**What you will do:** Extract precisely the lines that run from the line containing "Kultur im Bahnhofsgebäude Wandlitzsee" to the end of the records below, with both ends included and pictures omitted.

#####

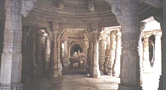 Temple de Ranakpur au Rajasthan Auteur : Utilisateur:Nataraja Statut : sous gfdl dans ce format Utilisateur:Nataraja
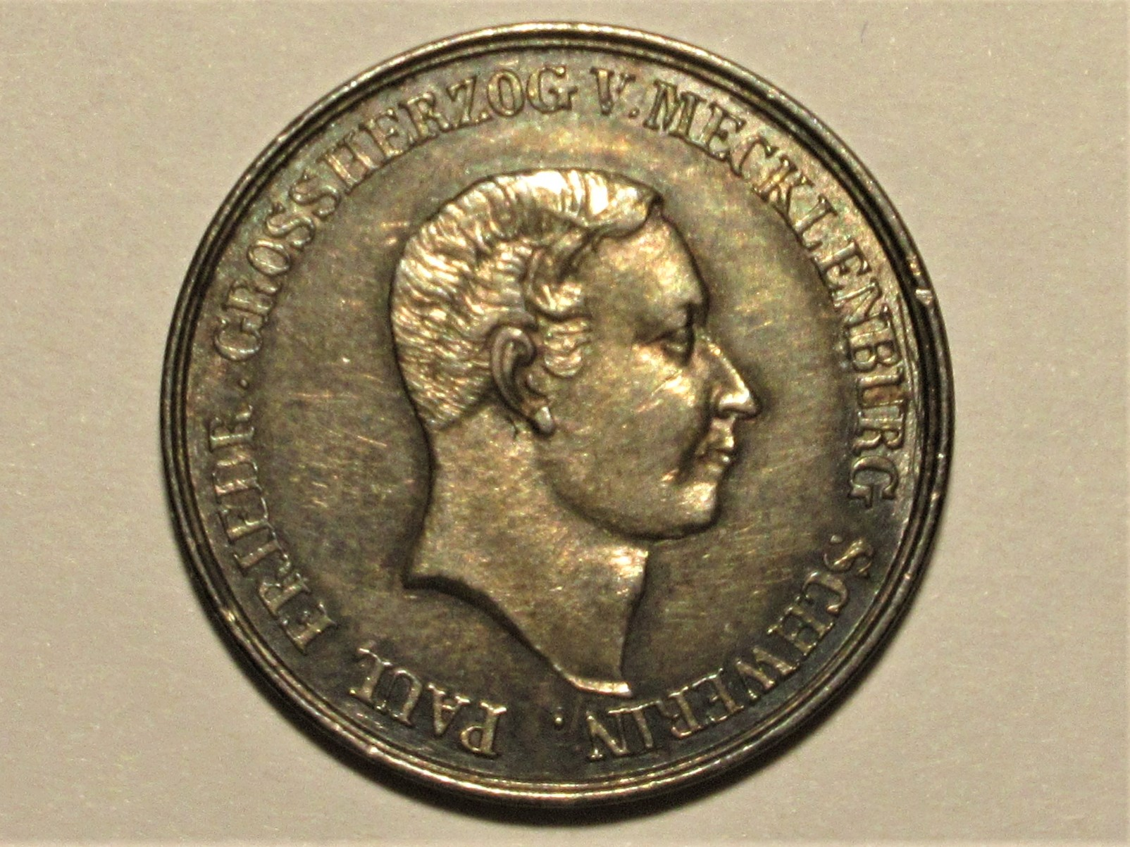 Gedenkmünze auf den Tod Paul Friedrichs 1842, AKS 36
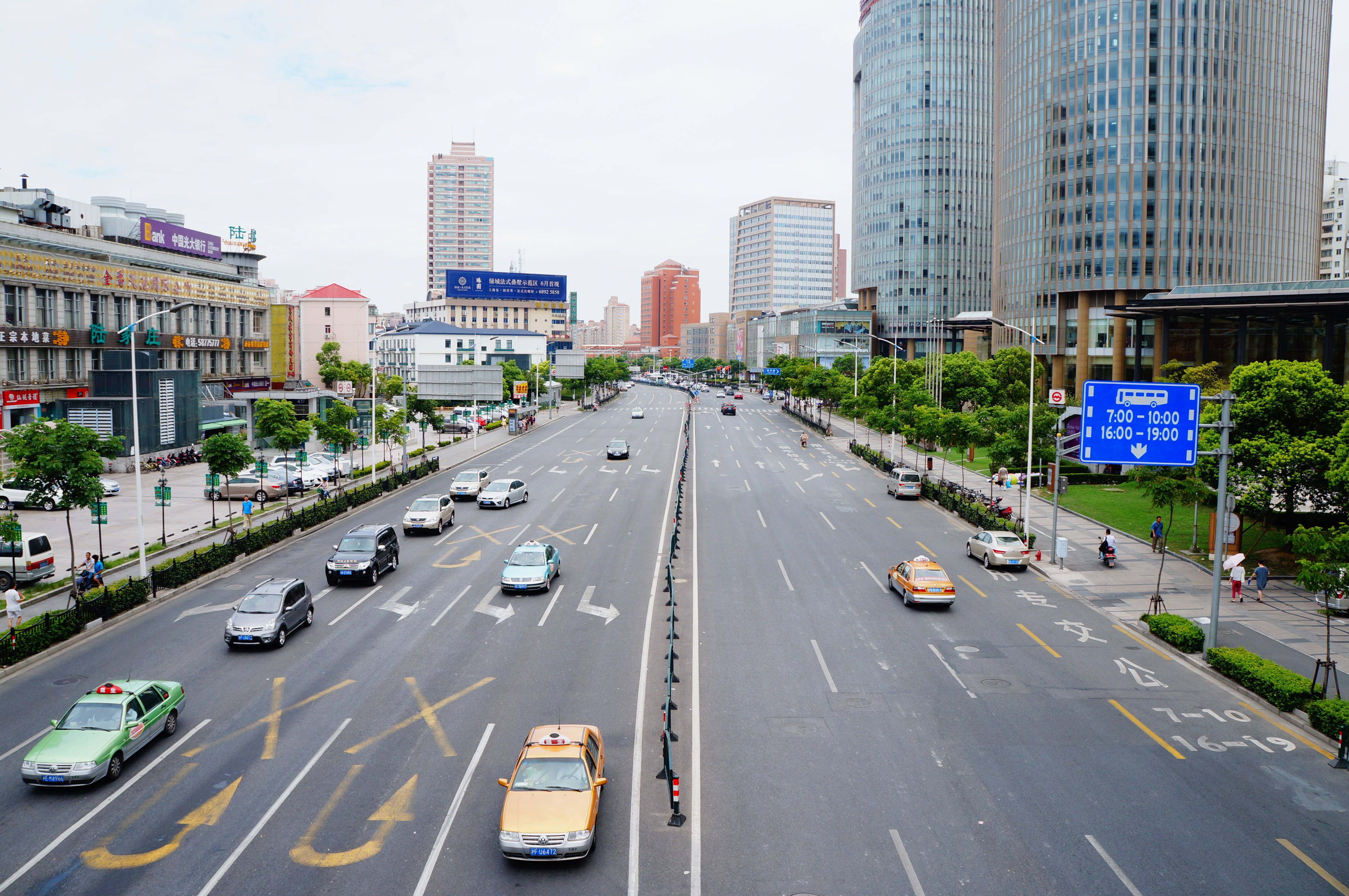 Large boulevard 浦建路（从浦东南路望向浦华路，地下为塘桥地铁站）
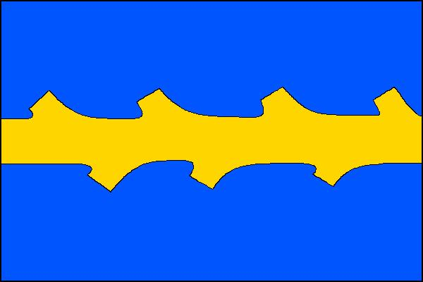 Vlajka obce Provodov-Šonov
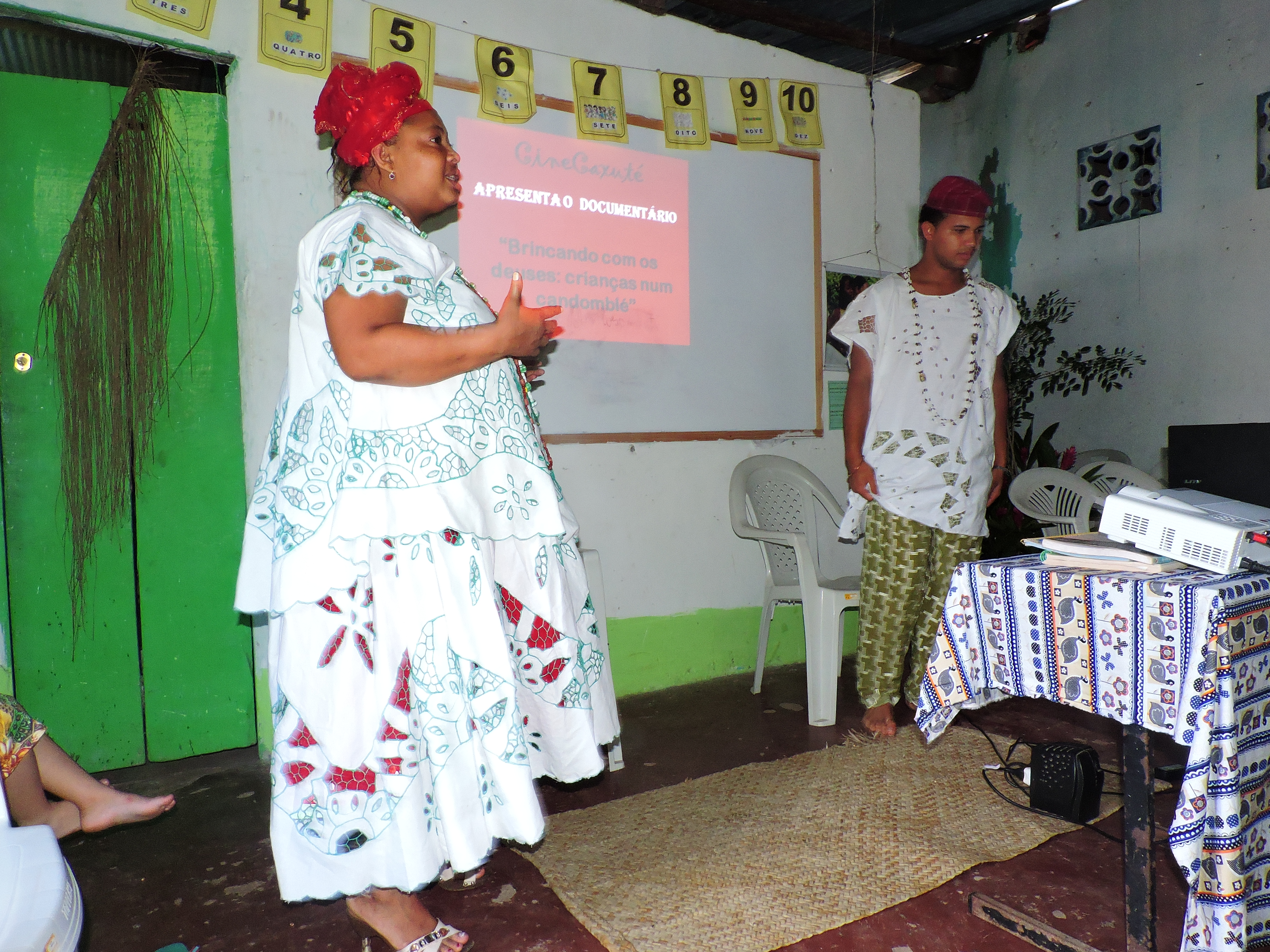 Lançamento do projeto Cinema de Terreiro - CineCaxuté
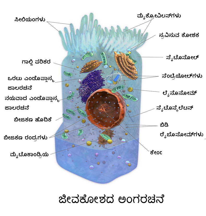 ಕನ್ನಡ: ಜೀವಕೋಶದ ಅಂಗರಚನೆ
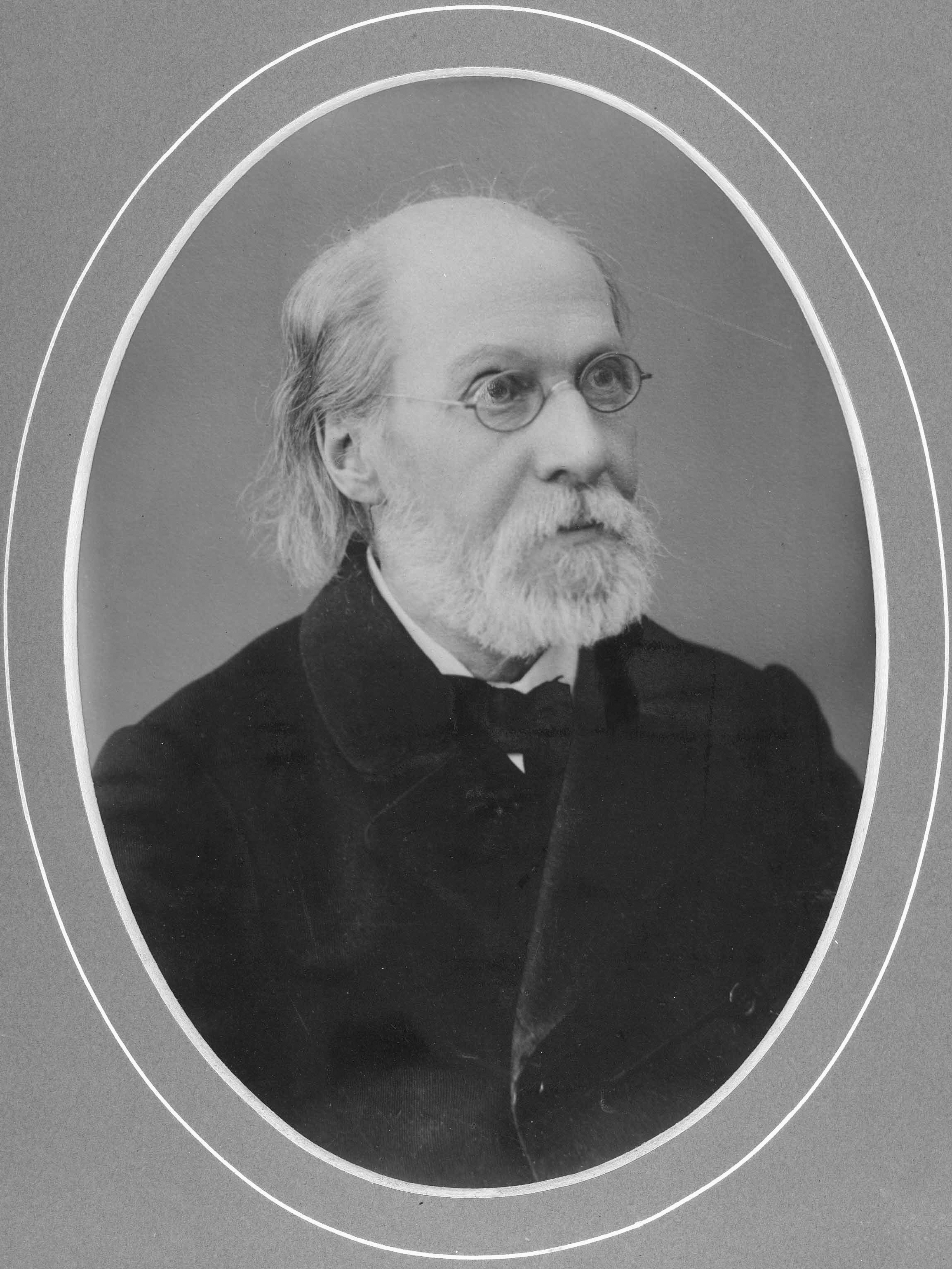 Никола́й Петро́вич Ва́гнер (18 [30] июля 1829, Богословский завод Верхотурского уезда Пермской губернии (ныне Карпинск Свердловской области) — 21 марта [3 апреля] 1907, Санкт-Петербург) — русский зоолог и писатель.
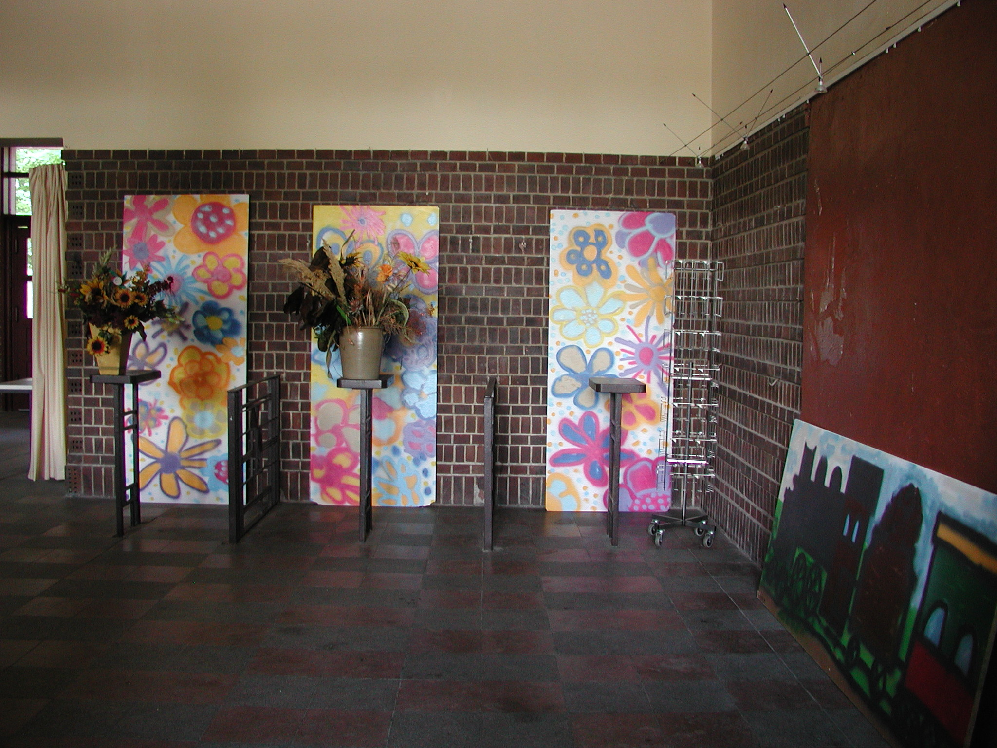 Kultur im Bahnhofsgebäude Wandlitzsee
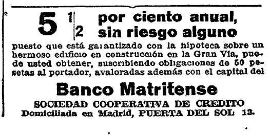 Annuncio pubblicitario per sottoscrizione obbligazioni del Banco Matritense garantite dall'ipoteca sul costruendo edificio nella Gran Via di Madrid (attuale numero 22 hotel de la Reina) e dal capitale del Banco stesso
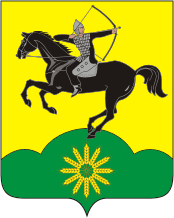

#####

**Answer section:**
 Kultur im Bahnhofsgebäude Wandlitzsee
 Annuncio pubblicitario per sottoscrizione obbligazioni del Banco Matritense garantite dall'ipoteca sul costruendo edificio nella Gran Via di Madrid (attuale numero 22 hotel de la Reina) e dal capitale del Banco stesso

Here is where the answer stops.